По прошествии пяти лет хозяин Фонштейна счел, что он выдержал проверку, и послал за Сореллой — она приходилась ему племянницей. В юности я никак не мог себе представить, чем Фонштейн и Сорелла привлекли друг друга при первом знакомстве. В Лейквуде, когда бы мы ни встречались, на Сорелле неизменно был строгий костюм. Когда она клала ногу на ногу и юбка общелкивала ее окорока, американец вроде меня легко мог нарисовать — и рисовал ее себе — нагишом и в зависимости от жизненного опыта и знакомства с живописью соотносил с излюбленным тем или иным художником типом.
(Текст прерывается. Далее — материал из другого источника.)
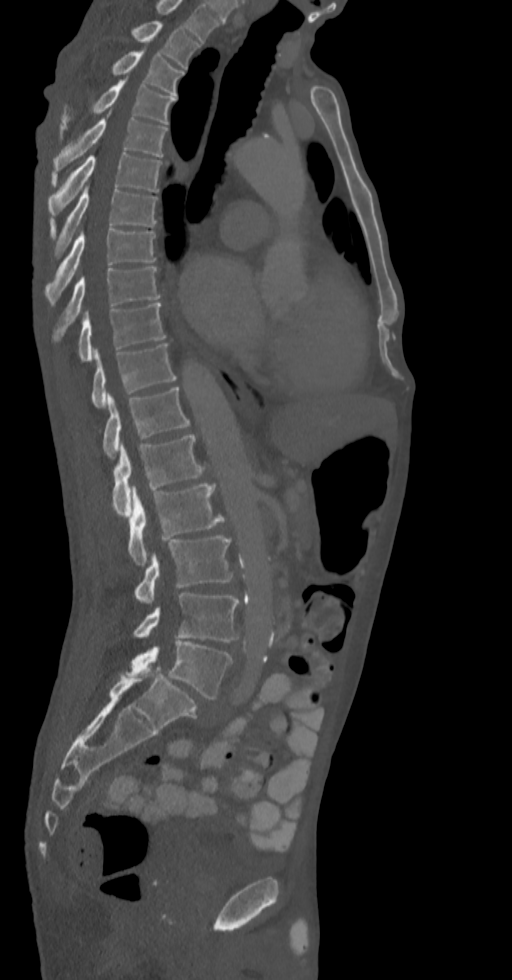 CT; sagittal reformat

This scan's labels start at T2 at the top and end at L5 at the bottom.
<vertebrae><v name="T2" x1="132" y1="21" x2="200" y2="69"/><v name="T3" x1="112" y1="47" x2="183" y2="95"/><v name="T4" x1="61" y1="78" x2="175" y2="138"/><v name="T5" x1="52" y1="111" x2="166" y2="173"/><v name="T6" x1="48" y1="152" x2="162" y2="217"/><v name="T7" x1="50" y1="186" x2="157" y2="258"/><v name="T8" x1="45" y1="229" x2="156" y2="304"/><v name="T9" x1="52" y1="267" x2="160" y2="342"/><v name="T10" x1="77" y1="302" x2="166" y2="362"/><v name="T11" x1="91" y1="343" x2="177" y2="407"/><v name="T12" x1="102" y1="387" x2="189" y2="458"/><v name="L1" x1="112" y1="434" x2="209" y2="517"/><v name="L2" x1="128" y1="483" x2="224" y2="564"/><v name="L3" x1="134" y1="535" x2="232" y2="602"/><v name="L4" x1="132" y1="593" x2="239" y2="642"/><v name="L5" x1="125" y1="640" x2="232" y2="698"/></vertebrae>

Мысленно рисуя Сореллу, я выбрал ориентиром рембрандтовскую Саскию, предпочтя ее рубенсовским обнаженным. Впрочем, и Фонштейн, когда он снимал ортопедический ботинок… тоже был далек от совершенства. Словом, муж и жена должны прощать друг другу недостатки. Мне кажется, я, как и Билли Роз, скорее остановил бы свой выбор на русалках, лорелеях и хористках. У восточноевропейских мужчин были более трезвые запросы. На месте отца мне, прежде чем лечь в постель с тетей Милдред, пришлось бы сотворить крестное знамение перед ее лицом (пусть это и не вполне уместно в моем случае), произнести какое-то заклятие, иначе б меня заколодило. Но дело в том, что я был не мой отец, а его балованный американский сын. Наши же предки не отступали перед трудностями и ложились в постель, не взирая на лица, понимая, что с лица не воду пить. Что же до Билли, который со спущенными штанами гонялся за девчонками, приходившими к нему на прослушивание, что бы ему остановить свой выбор на миссис Хомут. Он бы простил ей обвисшие буфера и разбегающиеся ручейками вены на ногах, она простила бы ему стыд и срам, а не срамные места, и они могли бы объединить свои юдольные судьбы, быть опорой друг другу в радости и в печали.
Тучность Сореллы, ее высоко взбитая прическа, несуразное пенсне — нарочитая «дамистость» — заставляли меня задаваться вопросом: как трактовать таких особ? Кто они: мужчины в женской одежде, прикидывающиеся женщинами педики?